In its Stenberg v. Carhart opinion in 2000, the Supreme Court ruled Nebraska’s prohibition was unconstitutional because it imposed an “undue burden” on a woman’s right to choose abortion, did not include an exception for health reasons and could be used against another method.

Congressional sponsors of a ban responded to the high court’s 2000 decision by drafting a new federal version that sought to address a couple of issues, including the justices’ demand for a health exception. The new federal law declared in its findings the method is neither safe for women nor necessary to preserve their health, based on the testimony of doctors. It included an exception to protect the mother’s life.

After President Bush signed the bill into law in November 2003, abortion rights organizations quickly challenged it in three courts and blocked its enforcement. Federal judges in New York City, San Francisco and Lincoln, Neb., struck down the law.

A three-judge panel of the Eighth Circuit, which is based in St. Louis, ruled unanimously in July of last year the federal ban was unconstitutional because it does not include a health exception. The Department of Justice urged the Supreme Court to review the decision. In January, three-judge panels of the Second and Ninth circuits also weighed in against the law. The Second Circuit is in New York City, and the Ninth Circuit is based in San Francisco.

In the ERLC-endorsed brief, the USCCB says, “Killing a child substantially outside his or her mother’s body is not protected under this Court’s abortion jurisprudence. And this Court should not extend that jurisprudence to include it.”

On whether Congress can decide a health exception is unnecessary, the brief contends, “Failure to defer to the legislative branch here, as in any other medical context, would transform this Court and lower courts into an ongoing medical review board, a role this Court has properly disclaimed.”

In arguing for the justices to re-examine the high court’s abortion opinions, the brief says even scholars who support abortion rights have criticized Roe. Also, “recent medical research and scholarship on abortion continue to undermine many of the factual assumptions underlying Roe,” the brief says.

The judiciary’s requirement that an abortion restriction include an exception for a mother’s health has frustrated attempts to enact a meaningful prohibition on the partial-birth procedure. Until now, the dilemma that ban advocates have been unable to solve is this: If they pass a partial-birth abortion ban without a health exception, the courts strike it down; if they approve a ban with a health exception, it is ineffective because of the judiciary’s definition of “health.”

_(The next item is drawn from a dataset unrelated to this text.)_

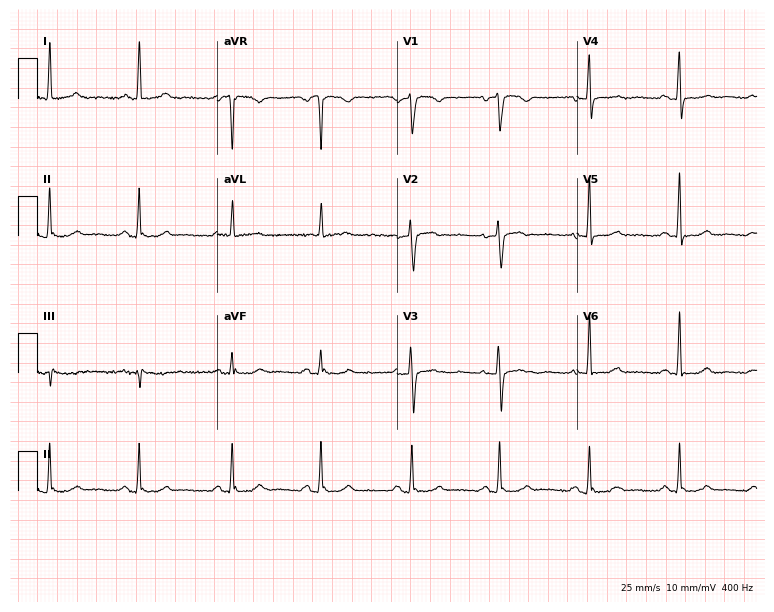
Resting 12-lead electrocardiogram (7.3-second recording at 400 Hz). Patient: a 70-year-old female. Read as a normal ECG.
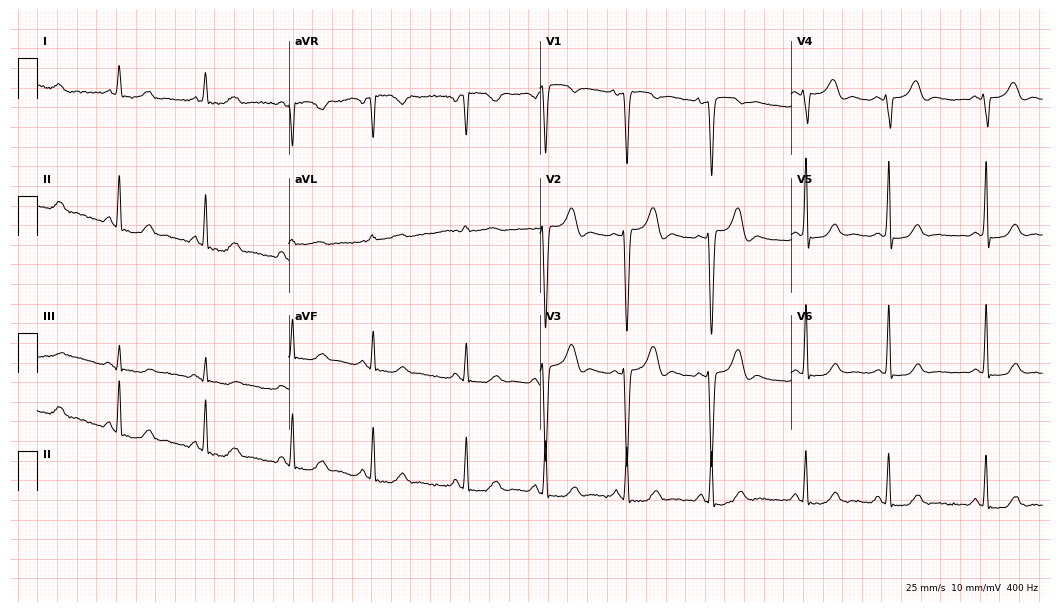
Electrocardiogram (10.2-second recording at 400 Hz), a female, 48 years old. Overall reading on record: normal ECG.

In its 1973 Doe v. Bolton opinion, which accompanied the Roe decision, the Supreme Court defined maternal health so expansively that it had the practical effect of permitting abortion for any reason throughout all stages of pregnancy.

Congress approved the Partial-birth Abortion Ban Act by wide margins in 2003, with the Senate voting 64-34 for the bill and the House of Representatives passing it in a 281-142 vote. Congress had twice adopted partial-birth abortion bans in the 1990s only to have President Clinton veto them. In both 1996 and 1998, the House achieved the two-thirds majorities necessary to override vetoes, but the Senate fell short.